さらに葉巻文化もまた、彼の嗜みの一部となった。初めて味わったのはロンドンでのこと。
「空間の香りや時間の流れまでもが変化するような感覚がありました。それ以来、葉巻はただの嗜好品ではなく、"自分の時間の使い方"を象徴する存在になりました」

今回、九島さんが<チリエッロ>のシャツに合わせたのは、次の4アイテム。サングラスは、<ドントパニック>。腕時計は、<ティモール>のミリタリーウォッチ。足元は、クラシックな<スペルガ>。ショーツは、九島さんが手がけるブランド<ザ デュークス ゴルフ>。
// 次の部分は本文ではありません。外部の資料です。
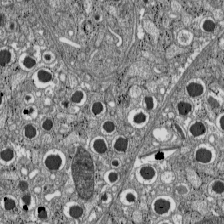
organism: C57BL Mouse
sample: Pancreatic islet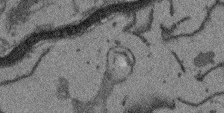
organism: Arabidopsis thaliana
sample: Root tip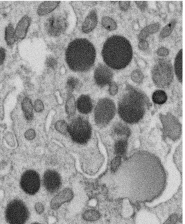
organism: C. elegans
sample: C. elegans oocyte; sperm cells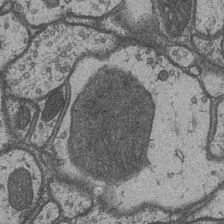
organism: Drosophila
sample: Optic medulla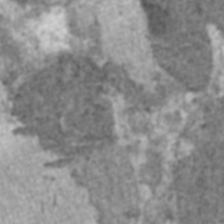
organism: C57BL Mouse
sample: Heart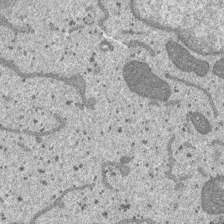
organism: Human
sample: Lung epithelial cells infected with SARS-CoV-2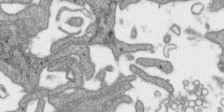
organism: Human
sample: Lung epithelial cells infected with SARS-CoV-2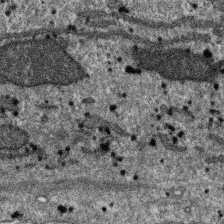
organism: Human
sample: Lung epithelial cells infected with SARS-CoV-2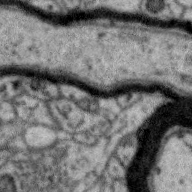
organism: Zebra finch
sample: Brain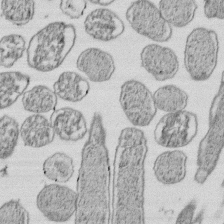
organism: E. coli
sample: Bacterial nucleoid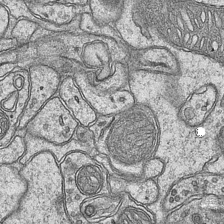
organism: Mouse
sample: CA1 Hippocampus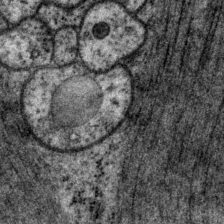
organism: P. pacificus
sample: Pharynx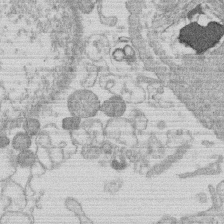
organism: Human
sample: Macrophage cells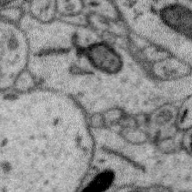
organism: Zebra finch
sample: Brain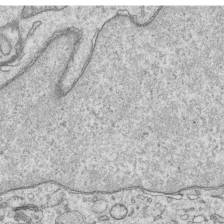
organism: Human
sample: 1205lu cells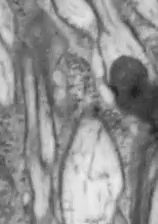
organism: Drosophila
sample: Optic lobe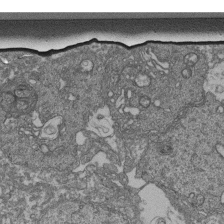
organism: Human
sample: Retinal organoid Rod and Cone cells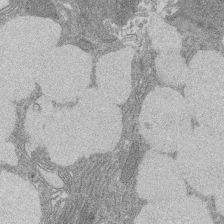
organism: Rat
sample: Salivary granule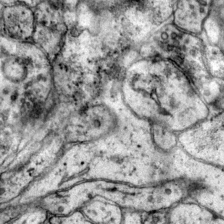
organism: Mouse
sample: Primary visual cortex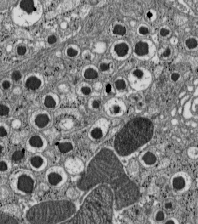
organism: C57BL Mouse
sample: Pancreatic islet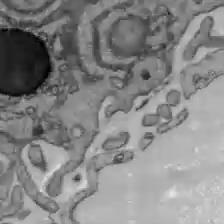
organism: C57BL Mouse
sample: Liver

これは自身が立ち上げたゴルフウェアブランドで、ヨーロッパのリゾート地でよく見かけるスキッパータイプのポロシャツやショーツが日本には少ないことから、「自分たちで作ろう」とアパレル業界の知人とともにスタートした。
そんな九島さんは、上質な体験を提供するイベントプロデュースにも長けている。この日訪れた「ポルトローナフラウ青山店」では、過去に40万円を超えるコニャックを用いた試飲会を主催し、選ばれたゲストと共に特別な夜を演出するトークイベントも企画。以来公私に渡り付き合いを重ねているお馴染みのインテリアショップだ。こうした活動全体に共通するのは、「生活を豊かにするためのディテールへのこだわり」。装い、趣味、交友、すべてが"九島スタイル"として昇華されている。
「コロナ禍に大型自動二輪の免許取得に挑戦したんです。モータージャーナリスト(四輪)という肩書きなので一発合格へのプレッシャーもありましたが、なんとか合格できました(笑)」。
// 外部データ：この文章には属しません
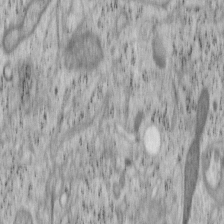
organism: Human
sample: HeLa cells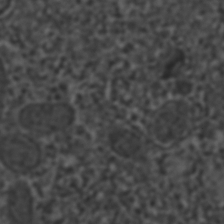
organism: C. elegans
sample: C. elegans embryo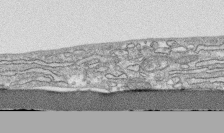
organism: Human
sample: CRL-1474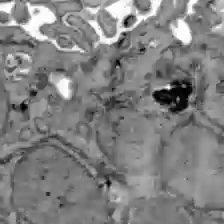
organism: C57BL Mouse
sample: Liver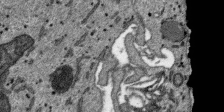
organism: Human
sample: Lung epithelial cells, uninfected (mock) control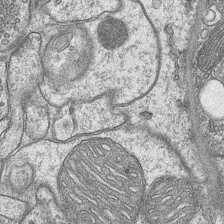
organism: Mouse
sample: CA1 Hippocampus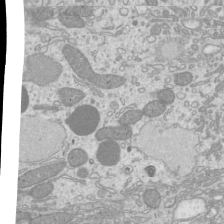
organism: Mouse
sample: Cilia; mouse epididymis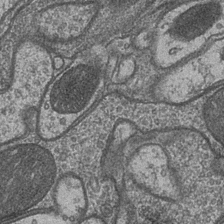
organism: Drosophila
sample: Optic medulla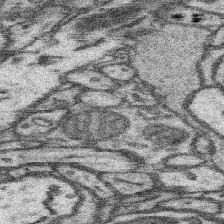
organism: Mouse
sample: Somatosensory cortex neuropil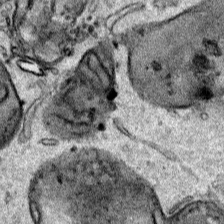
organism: Human
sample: Mitochondria in HCT116 cells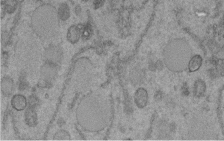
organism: C. elegans
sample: C. elegans embryo early stage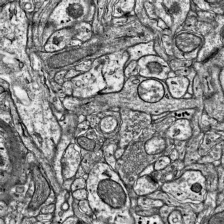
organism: Mouse
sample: Visual Cortex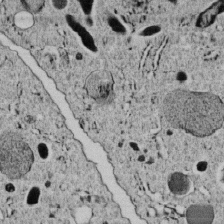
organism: C. elegans
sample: C. elegans embryo early stage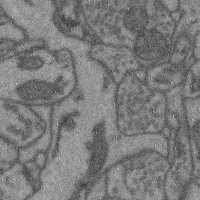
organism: Mouse
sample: Cerebral cortex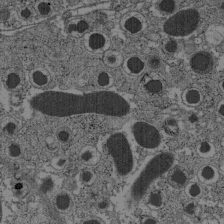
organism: C57BL Mouse
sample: Pancreatic islet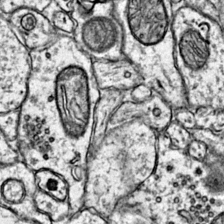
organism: Mouse
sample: Primary visual cortex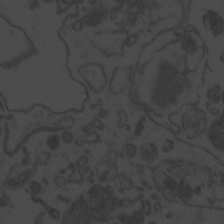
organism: Zebrafish
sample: Macrophage infected with Toxoplasma gondii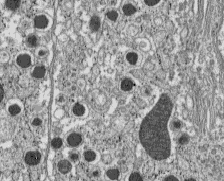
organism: C57BL Mouse
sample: Pancreatic islet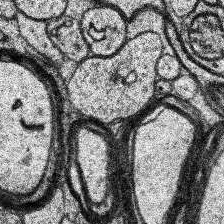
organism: Human
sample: Temporal Lobe

日々自分を拡張し続ける九島さんにとっては、車もバイクも「変わり続ける自分」を支えるピースの一部なのだ。
CIRIELLOとは?
1982年の創業以来、40年以上にわたってシャツ専業を貫いてきたCIRIELLO(チリエッロ)。ナポリのテーラリング業界の中でも出色のファクトリーとして知られ、これまでも数々の有名ブランドや世界的サルトリアのシャツを手掛け、そのクオリティーを陰で支えてきた存在。特徴は、温もりにあふれた手縫いと精緻なミシンステッチの双方においてトップレベルの技術力を備えていること。チリエッロのように柔らかさと端正さを高いレベルで両立できるブランドは極めて稀有な存在である。

九島辰也
1964年東京都生まれ。外資系広告会社から転身、自動車雑誌業界へ。Car EX(世界文化社 刊)」副編集長、「アメリカンSUV/ヨーロピアンSUV&WAGON(エイ出版社 刊)」編集長などを経験しフリーランスに。その後メンズ誌「LEON(主婦と生活社 刊)」副編集長、フリーペーパー「go! gol.(ゴーゴル;パーゴルフ刊)」編集長、アリタリア航空機内誌日本語版「PASSIONE(パッショーネ)」編集長、メンズ誌MADURO(マデュロ)発行人・編集長などを経験する。2021年7月よりロングボード専門誌「NALU(ナルー)」編集長に就任。現在は、モータージャーナリスト活動を中心に、ファッション、旅、ゴルフ、葉巻、ボートといった分野のコラムなどを執筆。クリエイティブプロデューサーとしても様々な商品にも関わっている。愛車はフィアット500ツインエア(2013年型)、アルファロメオスパイダー(1980年型)、ジャガーXKR(2005年型) 東京・自由が丘出身。